Evo did a 'we love the Focus' feature the month production stopped. They said it handled far better than a family car really needs to and basically said whoever designed it was a driving enthusiast and perhaps spent a much too much time on the handling for the sort of car it is.
 
It doesnt suffer from an awful lot of bodyroll, nowhere near zafira-like but on turn-in you feel the suspension load up as the weight shifts. Hard on the brakes the front end squirms and the back occasionally tries to come out if you corner. Same goes for lifting off mid-corner, though this is easy to grab - I havnt spun it yet. Understeer is progressive but sets in early and can be corrected if you havnt gone in too hot - if you go in too hot, expect to pull it from the hedge! In the wet, forget it, understeer can be initiated with next to nothing.With just me in the car direction changes are light and swift but not instant or as precise as you want when barreling down a road with corners that you are changing camber around.
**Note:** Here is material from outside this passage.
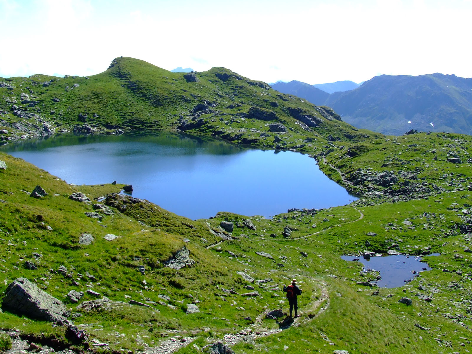 Oberer Wildalmsee (2.324 m) kurz unterhalb des Schafsiedels (2.447 m) in den Kitzbüheler Alpen bei Kelchsau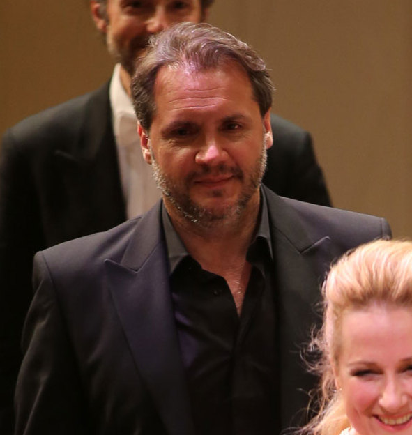 Diana Damra, Sopran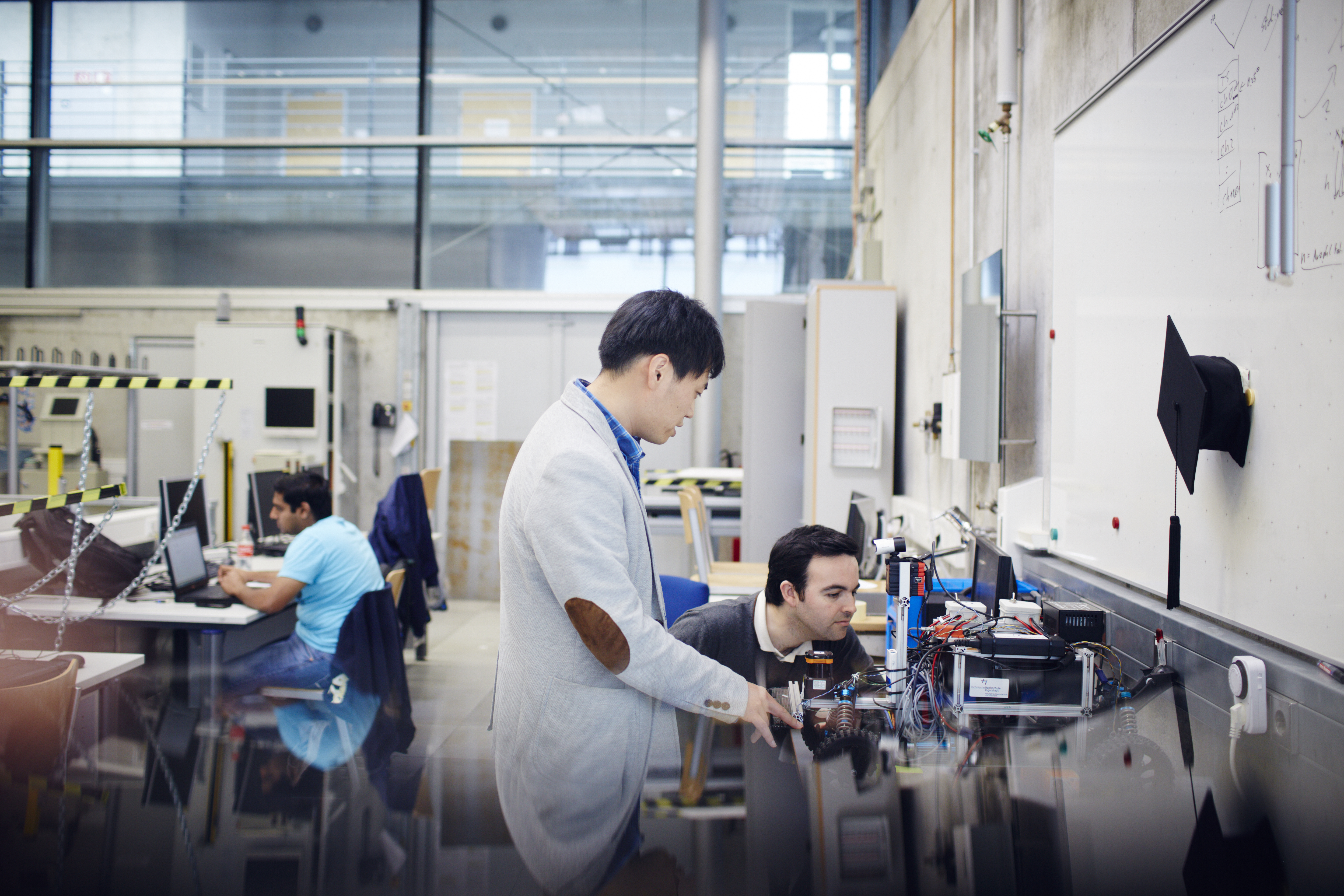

If I had to rate it against other things I had driven, I would probably rate it a 4 out of 10. Fun, but not quick.
 
From my limited experience :

Vectra GSi 2.6 : Great in a straight line, smooth and composed. Superb grip from the standard fit yokos (although the wear suffered), the handling was fine but the steering was terrible - about as communicative as a lump of deadwood.

BMW 330ci Sport : Really surefooted and confident handling, fantastic in corners. Sadly a bit dull to drive, chassis can handle loads more power.

Evo 8 : Amazing handling at spped - turns on a sixpence. Ride comfort poor and very, very limited turning circle. Once got stuck trying to get out of my works car park and there was ample space for the size of car - remember that bit in Austin Powers with the little truck jammed between two walls?

These are just a few that have stood out for me.
 
I've been very fortunate to have owned 3 very nice handling cars, Focus 1.8 Zetec, MX5 1.8iS and E46 330D Sport.

Out of them, the MX5 felt like the best handling car, just goes where you point it and very easy to correct. Really miss it.

The 330D like all the other E46s feels very safe. Haven't really pushed it much as I've only had it a few months. I thought the Focus, to me at least, seemed to handle nearly as well as the BMW.